JOURNAL ARTICLE
Pharmacokinetics, pharmacodynamics and safety profile of SKB336, a selective inhibitor of coagulation factor XI/XIa in healthy subjects.
Published In: British Journal of Clinical Pharmacology, 2025, v. 91, n. 10. P. 2817 1 of 3
Database: Academic Search Ultimate 2 of 3
Authored By: Xiang, Qian; Liu, Zhiyan; Xie, Qiufen; Zhao, Nan; Zhou, Shuang; Cao, Linyu; Zhao, Xia; Li, Yaling; Si, Jing; Wu, Qingmei; Ge, Junyou; Cui, Yimin 3 of 3
Abstract
Aims: Coagulation factor XI (FXI) plays a crucial role in the intrinsic coagulation pathway, and inhibitors targeting it may mitigate the risk of haemorrhage compared to anticoagulants currently on the market. SKB336, a novel selective inhibitor of FXI/FXIa, has been shown to prolong the activated partial thromboplastin time (APTT) in both in vitro and in vivo studies. This study aimed to determine the safety, tolerability, pharmacokinetics and pharmacodynamics of SKB336 in healthy subjects. Methods: In this randomized, single‐blinded, placebo‐controlled and dose‐escalation first‐in‐human phase I study, 60 healthy subjects were allocated to 6 cohorts (0.1, 0.3, 0.6, 1.25, 2.5 and 4 mg/kg) and received a single subcutaneous injection of SKB336 or placebo in a 4:1 ratio. The safety, tolerability, pharmacokinetics and immunogenicity were measured up to 85 days postdose. Exploratory analysis consisted of FXI activity and APTT. Results: SKB336 was well tolerated in all 6 cohorts, without any haemorrhagic events, reported deaths or serious adverse events. No significant dose‐dependent correlation was observed with the incidence of adverse events. Dose‐dependent increases in the maximum observed drug concentration and area under the plasma concentration–time curve were observed.
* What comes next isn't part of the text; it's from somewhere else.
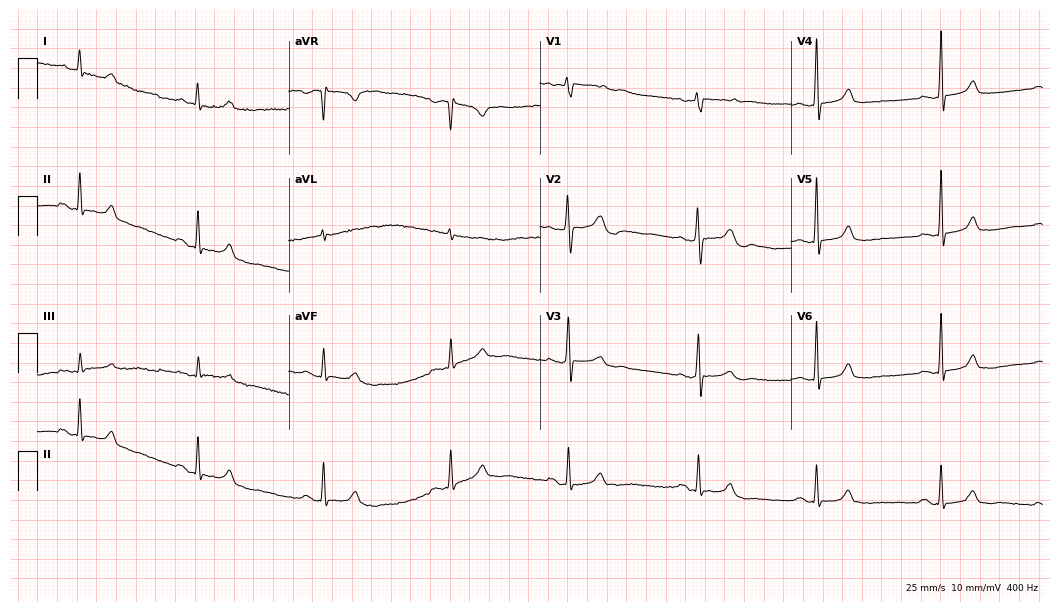
Resting 12-lead electrocardiogram. Patient: a 25-year-old female. Read as a normal ECG.

The mean elimination half‐life was 21.3–33.5 days, indicating a potential monthly dosing frequency. The maximum inhibition rate of FXI activity for all 6 cohorts reached 0, 17, 28, 48, 54 and 59%, respectively. The maximum APTT ratio to baseline reached 1.09‐, 1.26‐, 1.47‐, 1.77, 1.91‐ and 2.00‐fold, respectively. Conclusion: SKB336 was generally tolerated, without any bleeding events in healthy volunteers. Besides, SKB336 presented a persistent dose‐dependent prolongation of APTT and duration of FXI inhibition. [ABSTRACT FROM AUTHOR]
Additional Information
- Source:British Journal of Clinical Pharmacology. 2025/10, Vol. 91, Issue 10, p2817
- Document Type:Article
- Subject Area:Health and Medicine
- Publication Date:2025
- ISSN:0306-5251
- DOI:10.1002/bcp.70043
- Accession Number:188295308
- Copyright Statement:Copyright of British Journal of Clinical Pharmacology is the property of Wiley-Blackwell and its content may not be copied or emailed to multiple sites without the copyright holder's express written permission. Additionally, content may not be used with any artificial intelligence tools or machine learning technologies. However, users may print, download, or email articles for individual use. This abstract may be abridged. No warranty is given about the accuracy of the copy. Users should refer to the original published version of the material for the full abstract. (Copyright applies to all Abstracts.)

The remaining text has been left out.